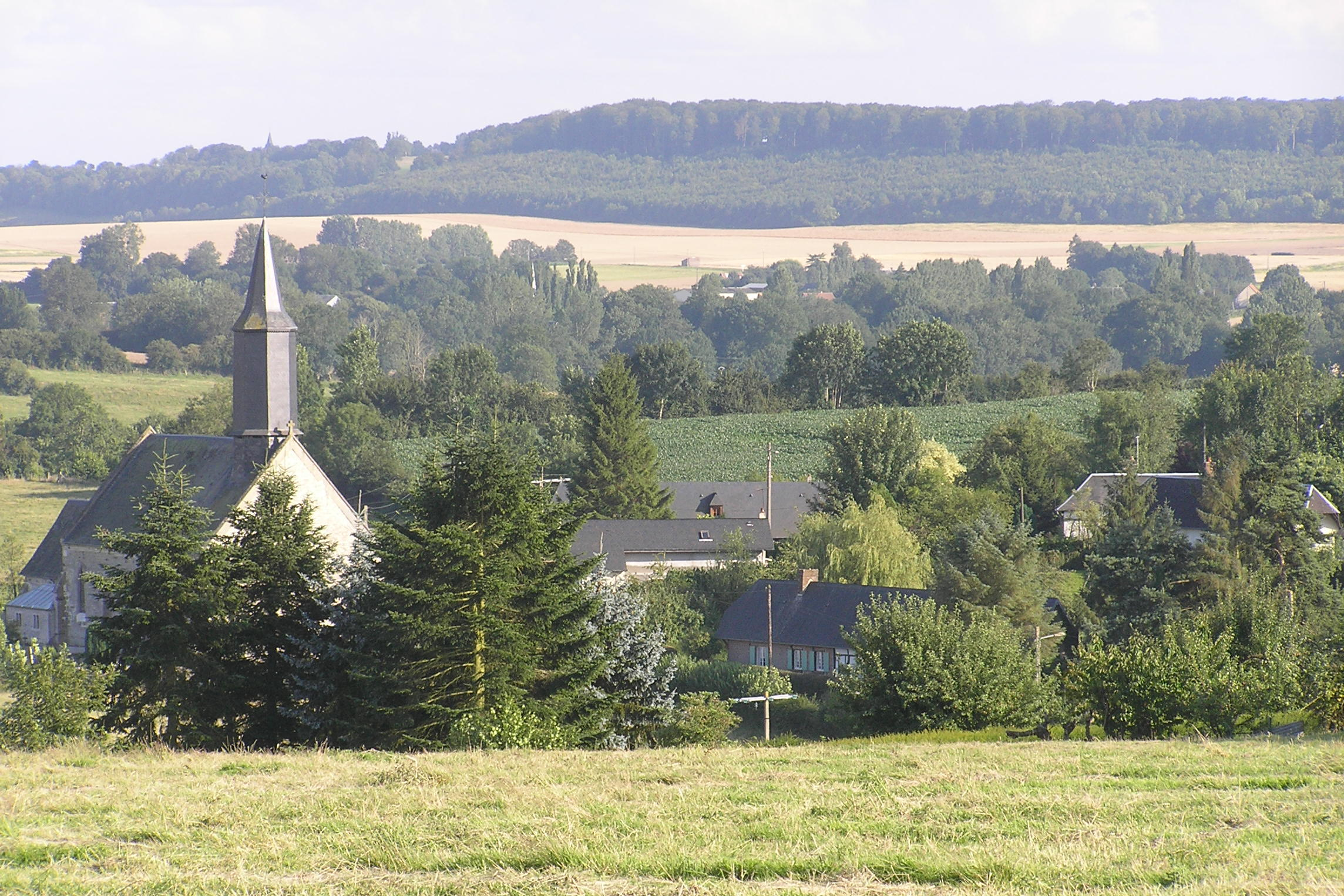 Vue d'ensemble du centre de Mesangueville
====================
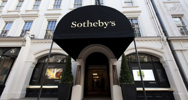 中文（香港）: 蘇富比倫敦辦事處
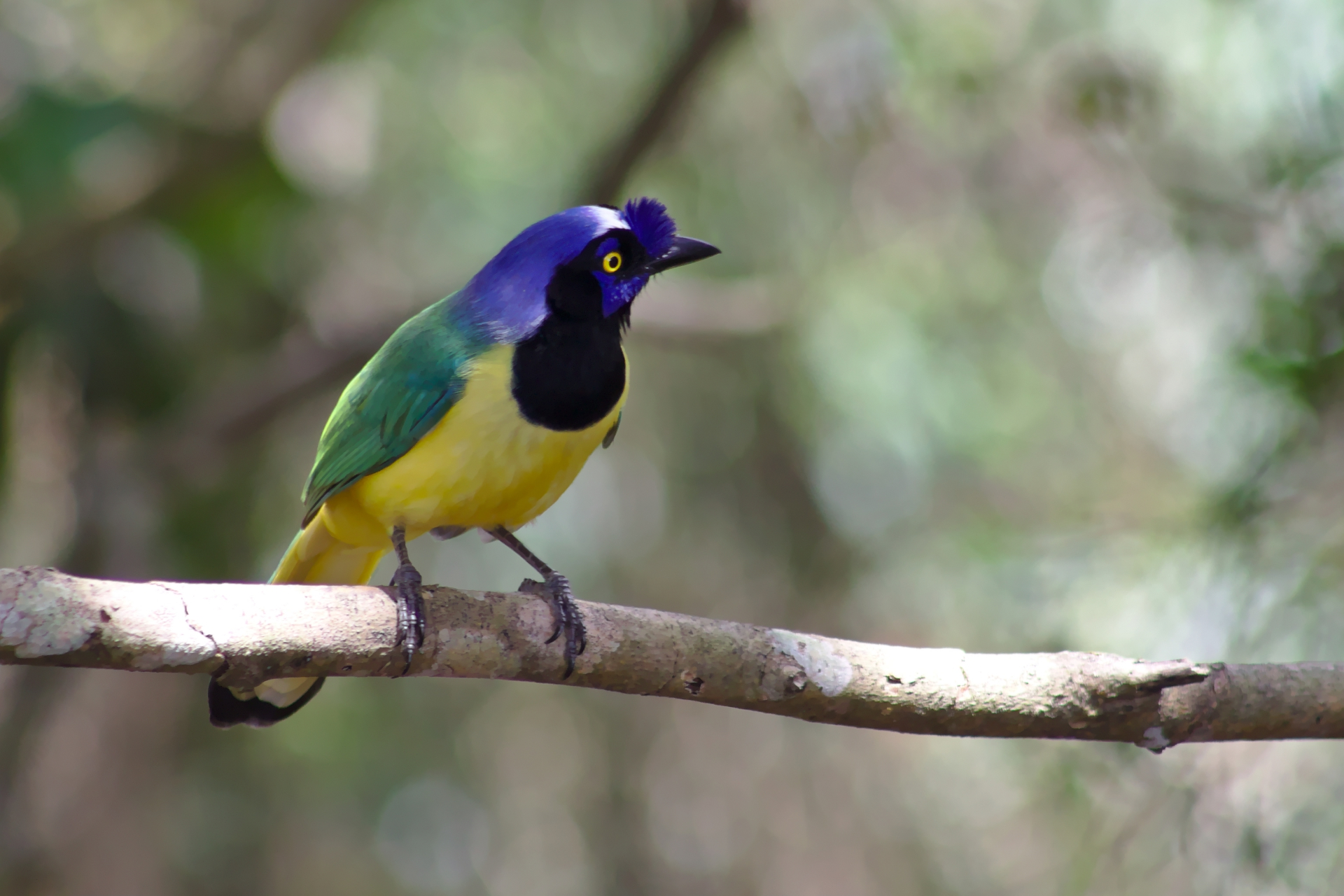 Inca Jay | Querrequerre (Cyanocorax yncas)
====================
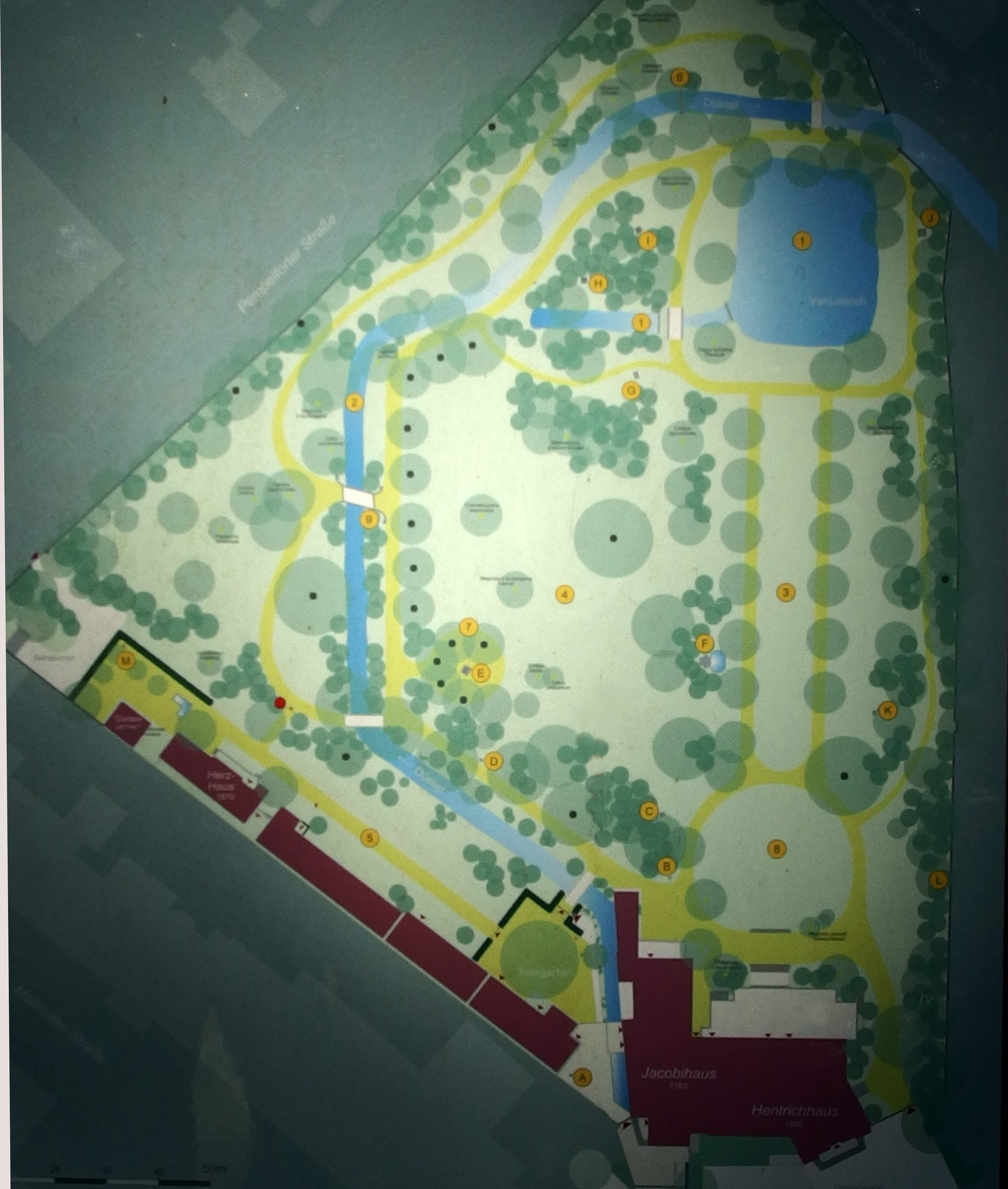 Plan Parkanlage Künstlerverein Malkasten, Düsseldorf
====================
*WORK TASK*. Looking above, find the stretch of lines that opens with the one holding "中文（香港）: 蘇富比倫敦辦事處" and closes with the one holding "Inca Jay | Querrequerre (Cyanocorax yncas)". Copy it exactly, pictures excluded.

*PROBLEM SOLUTION*.
 中文（香港）: 蘇富比倫敦辦事處
 Inca Jay | Querrequerre (Cyanocorax yncas)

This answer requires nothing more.